## [Task description]
I'd like the full listing transcribed exactly, with no images included.

═══ Dataset section ═══

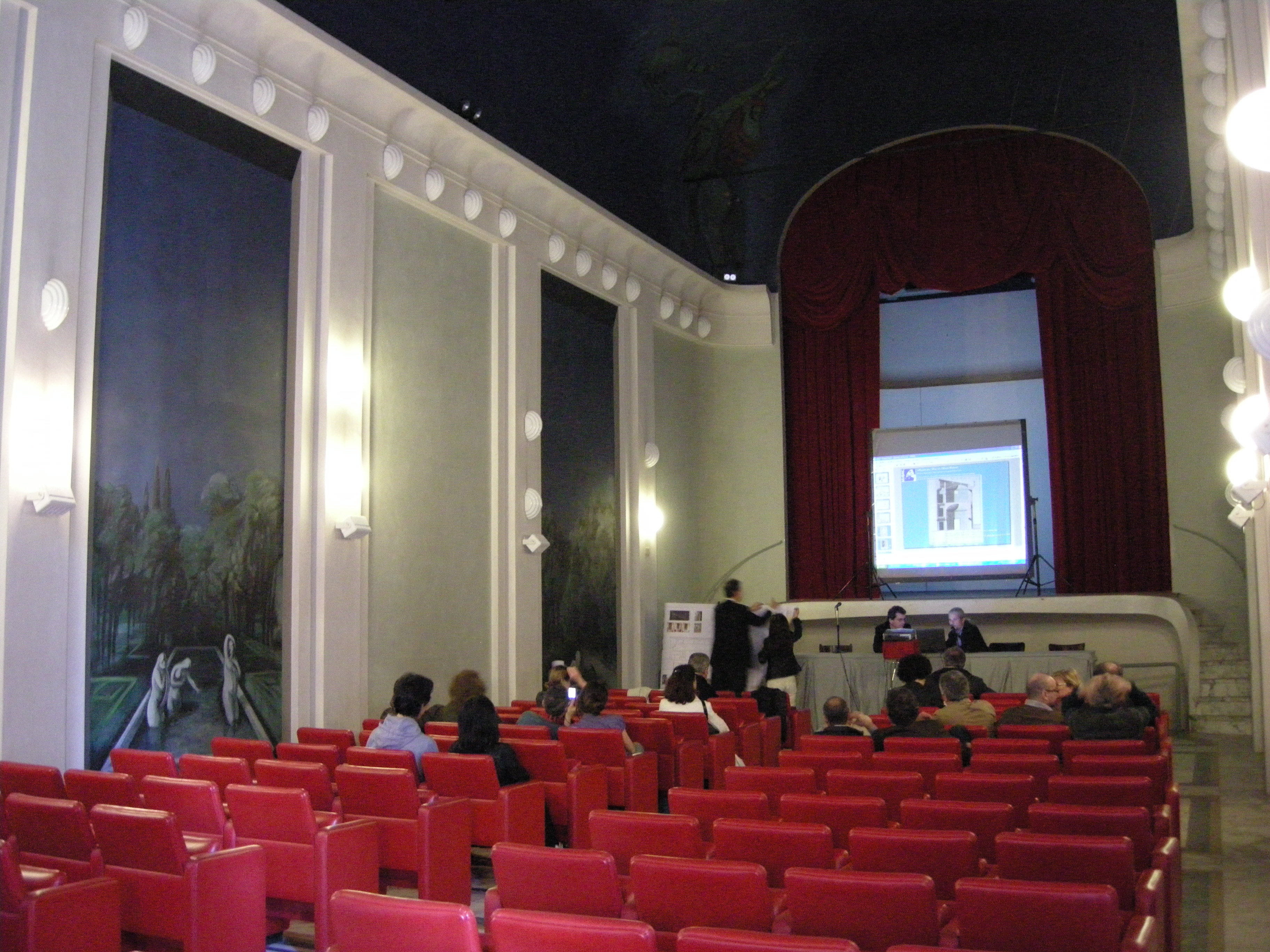 Teatro del rondò di bacco
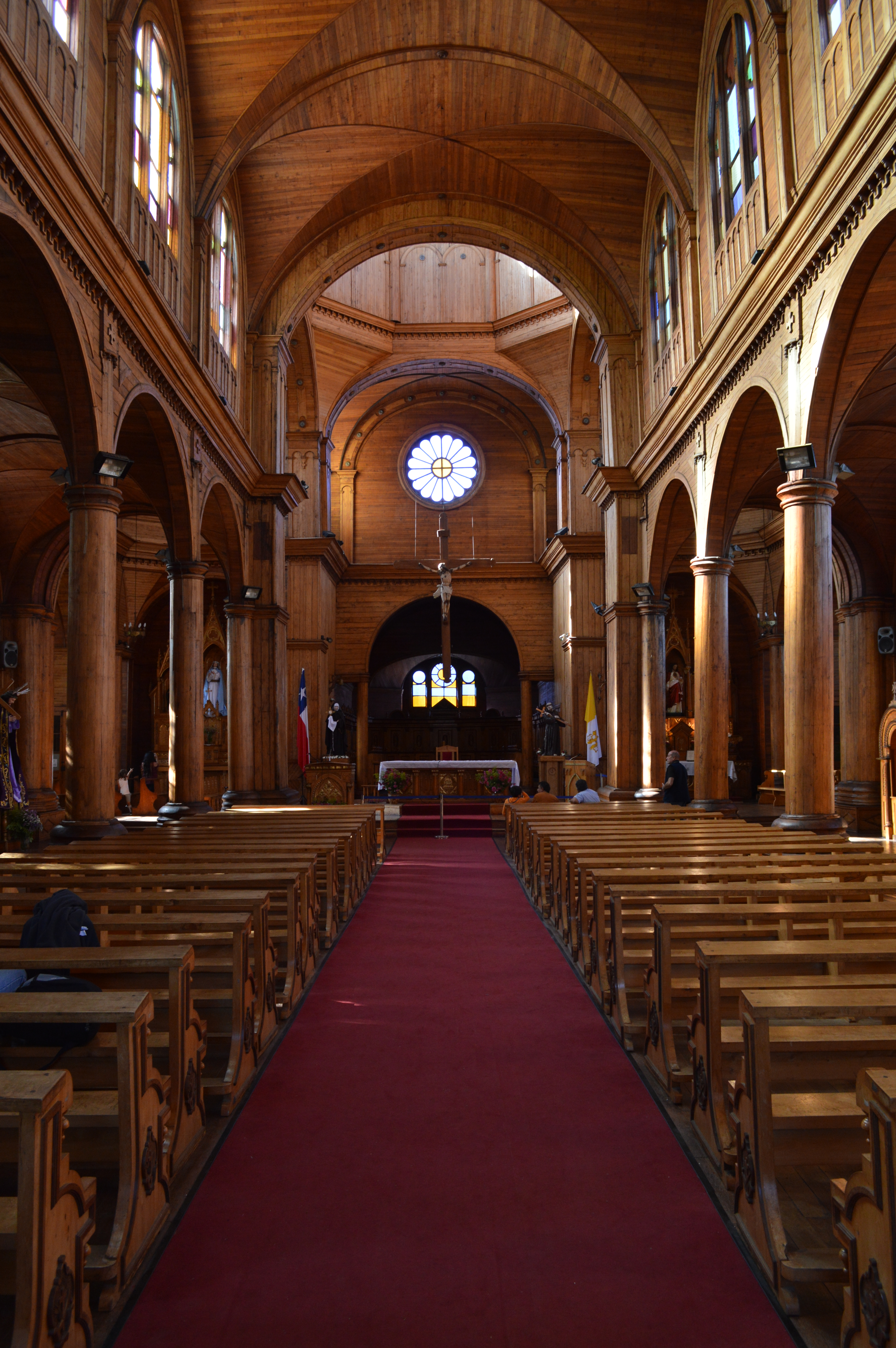 Vista desde la entrada principal a la Iglesia de Castro
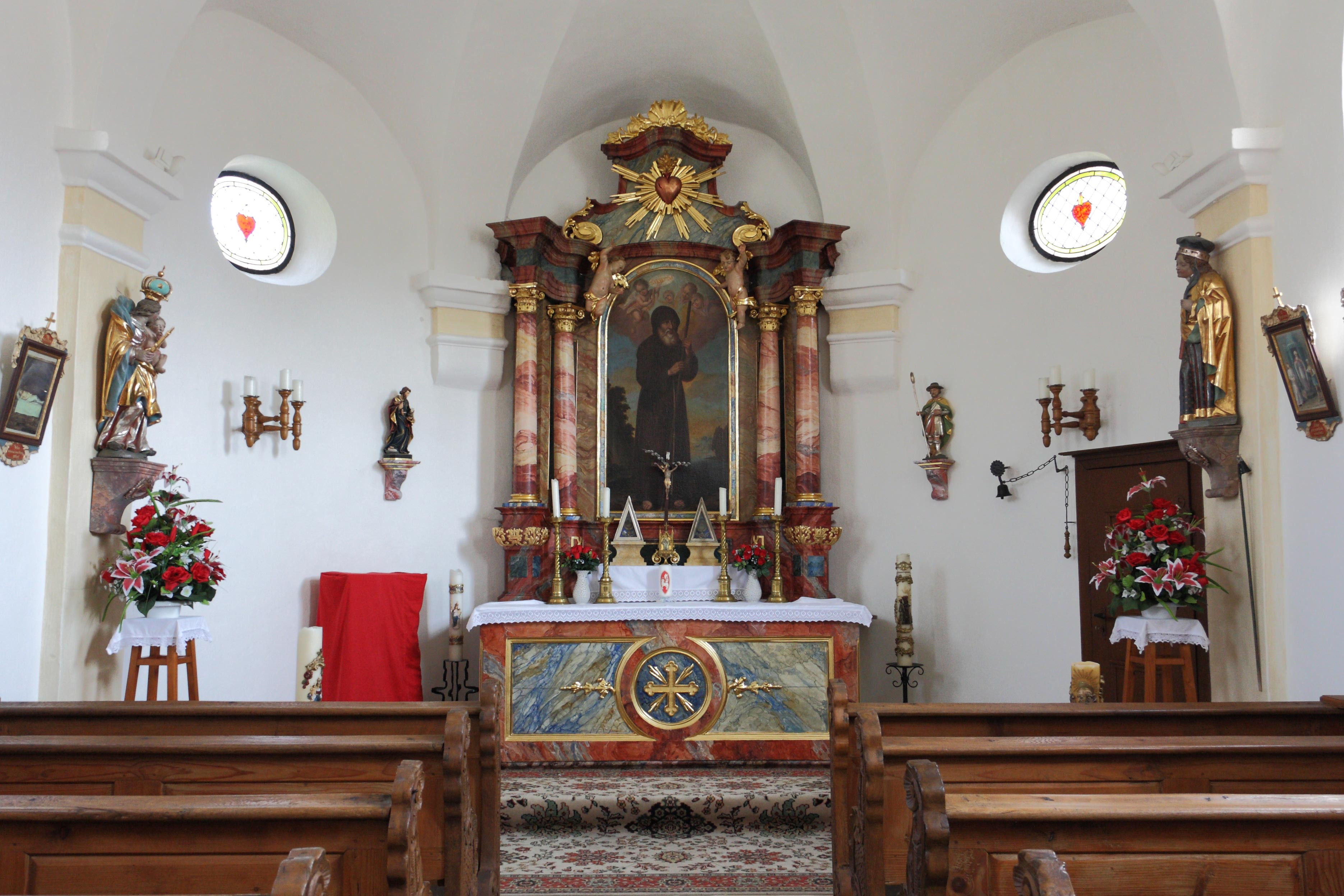 Kapelle St. Franz von Paula in Unggenried (Mindelheim)

═══

## [Exercise answer]
 Teatro del rondò di bacco
 Vista desde la entrada principal a la Iglesia de Castro
 Kapelle St. Franz von Paula in Unggenried (Mindelheim)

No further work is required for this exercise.